As a student, specifically if you are supporting your education by yourself, raising the money to pay for the tuition can be very challenging. Aside from the fact that you may not have enough time to work and study at the same time, you also can’t easily obtain funds from commercial lenders knowing that you have not established a good credit score yet. Fortunately, there are some other means to raise your school money and some of these include federal, private student and bad credit loans.
Bad Credit Loans for Students from Federal Government
Federal loans are among the easiest means for you to secure funds for education. Among the most popular are the Perkins Loans and Stafford Loans – both are provided by banks. Should you qualify, your loan will be backed by the US Department of Education. This means that the government may pay for the interest rate. Otherwise, you will pay the loan in instalments but with the first payment due months after you graduate.
It is important to understand that these loans are different from grants. While loans have to be paid, grants are given for free. Applying for federal loans comes with a lot of requirements, including the completion of FAFSA. The best thing about federal loans is that they are not like the typical bad credit loans with high interest rates.
Private Student Bad Credit Loans
If there is one downside to federal loans, it would be their limited coverage. With this, you have to look for other sources of funds to keep up with the school fees so another option available for you would be the private student loans.
However, these loans usually come with interest rates that are as much as 4% higher than the government ones. They can be considered as bad credit loans as they are offered whether you have a good or bad credit score or even if you don’t have any credit history at all.
However, you may need to present a co-signer if you have a bad credit. A co-signer can be your friend or family member with good credit. His/her name will be tied to the bad credit loans until a specific period of time or typically after 36 to 48 of subsequent of timely payments.

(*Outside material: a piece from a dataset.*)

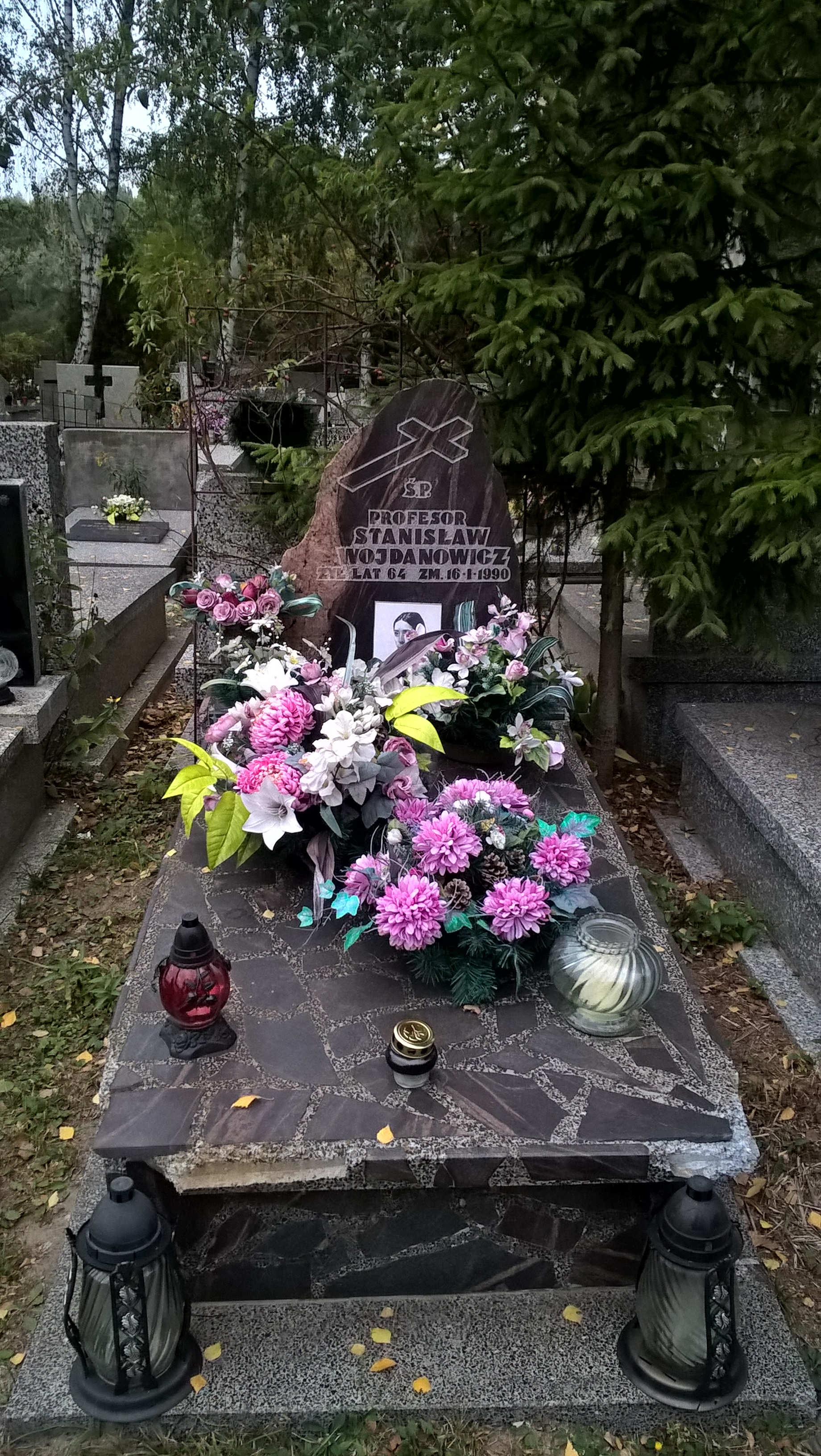 Grób prof. Stanisława Wojdanowicza, profesora PW, Cmentarz Komunalny Północny w Warszawie
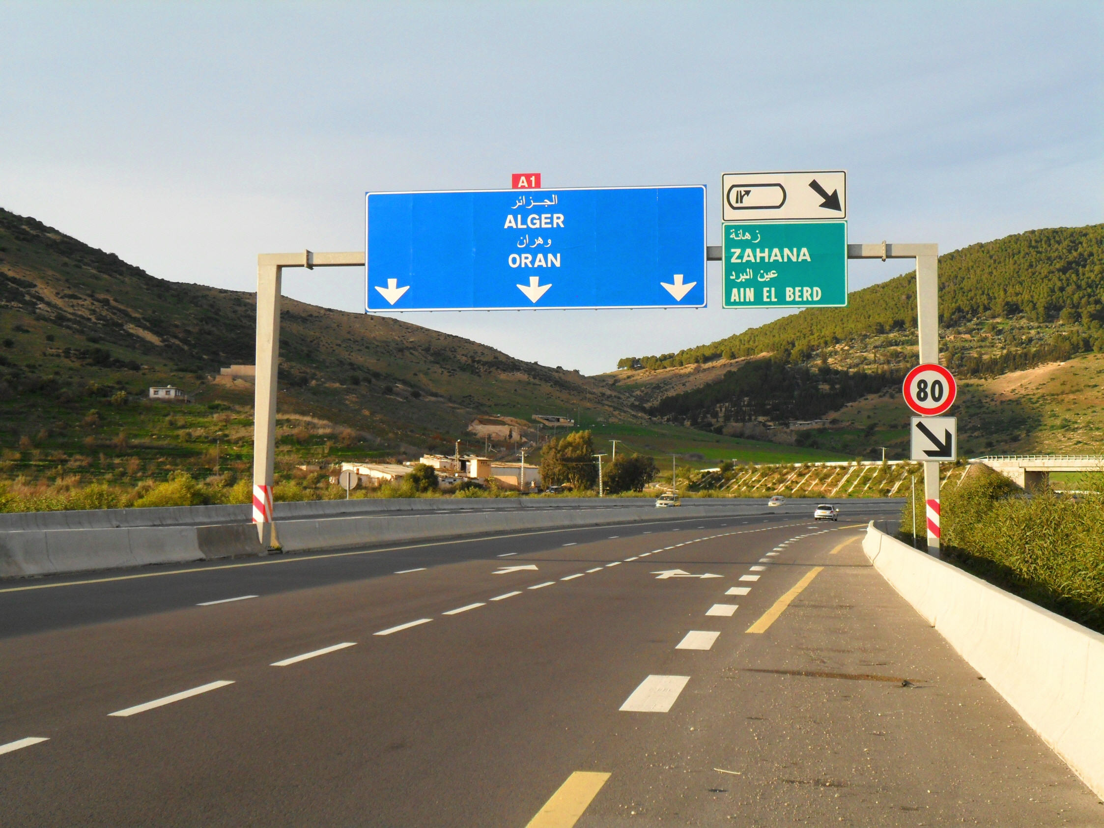 tronçon ouest de l'autoroute A1 الجزء الغربي للطريق السيار شرق غرب

Other Options for Bad Credit Loans
If you are a working student, you may have a good chance of approval if apply online. This is as long as you meet the lenders’ requirements. Generally, lenders require you to be at least 18 years old, a US citizen with regular monthly income.
If even the option of bad credit loans is not for you, your final option would be to take out a loan from your employer or apply for some programs they sponsor – if that’s applicable. You may need to have good grades in order to do so. Scholarships are also great as organizations don’t mind your credit score and not even your grades.